Mom of girl with rare condition says ‘her heart breaks’ when people do this to her daughter!

When Elza’s daughter was born prematurely, it was a delightful surprise for the family. Elza reminisced about sharing her pregnancy journey with her sister, sister-in-law, and a few close friends who were all experiencing pregnancies around the same time. Having a support system to discuss the highs and lows of pregnancy was truly special for her. Despite being considered high-risk due to a heart-shaped uterus, Elza described her pregnancy as smooth sailing, contrary to initial concerns.

Regular ultrasounds and prenatal tests were part of Elza’s routine, especially given her age at the time of delivery. When labor began unexpectedly while she and her husband were preparing for their daughter Bella’s arrival, it caught them off guard. Bella came into the world weighing five and a half pounds, but her birth was marked by concern as Elza noticed a small folded ear, signaling that something wasn’t quite right. The joyous anticipation of welcoming their daughter turned into confusion and distress as medical professionals swiftly moved Bella to the Neonatal Intensive Care Unit (NICU) for urgent treatment. Specialists evaluated Bella and discussed potential syndromes with her parents, presenting them with difficult decisions to make.

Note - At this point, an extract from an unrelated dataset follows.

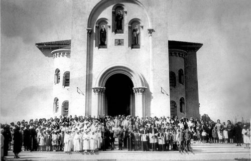 Iglesia de San Antonio de Padua, 1941, Merlo, Provincia de Buenos Aires.

The following day, amidst the turmoil, Elza and her husband found solace in the presence of their supportive parents. Facing the daunting decision of which hospital to choose for Bella’s care, they reached out to a trusted friend in the medical field for guidance, highlighting the importance of their loved ones during challenging times. Entering the NICU, Elza was confronted with the sight of her fragile daughter surrounded by wires and medical equipment. Despite the emotional strain, Elza and her husband remained steadfast in their support for Bella, holding her tiny hands and offering reassurance as she began her medical journey. Bella’s diagnosis of Treacher Collins syndrome, a rare genetic condition affecting facial bone development, brought clarity to her parents but also presented them with new challenges. Bella underwent her first surgery to receive a gastric tube, marking the start of a lengthy NICU stay filled with medical procedures and emotional highs and lows.

Finally, after eight weeks, the day arrived for Bella to go home with her devoted parents. Their journey continued with numerous hospital visits and surgeries, but Elza and her husband remained resilient, embracing their roles not only as parents but also as caregivers. As Bella grew, so did the family’s routine of therapies and classes tailored to her needs. Despite the challenges, Elza found joy in her daughter’s resilience and milestones. Yet, she couldn’t ignore the heartache of witnessing strangers’ stares and the lack of response to Bella’s friendly greetings. Determined to advocate for her daughter, Elza and her husband chose to address the stares with grace and education, striving to create understanding and acceptance in their community. Despite the hurdles, their love and dedication to Bella continue to guide them through their unique journey.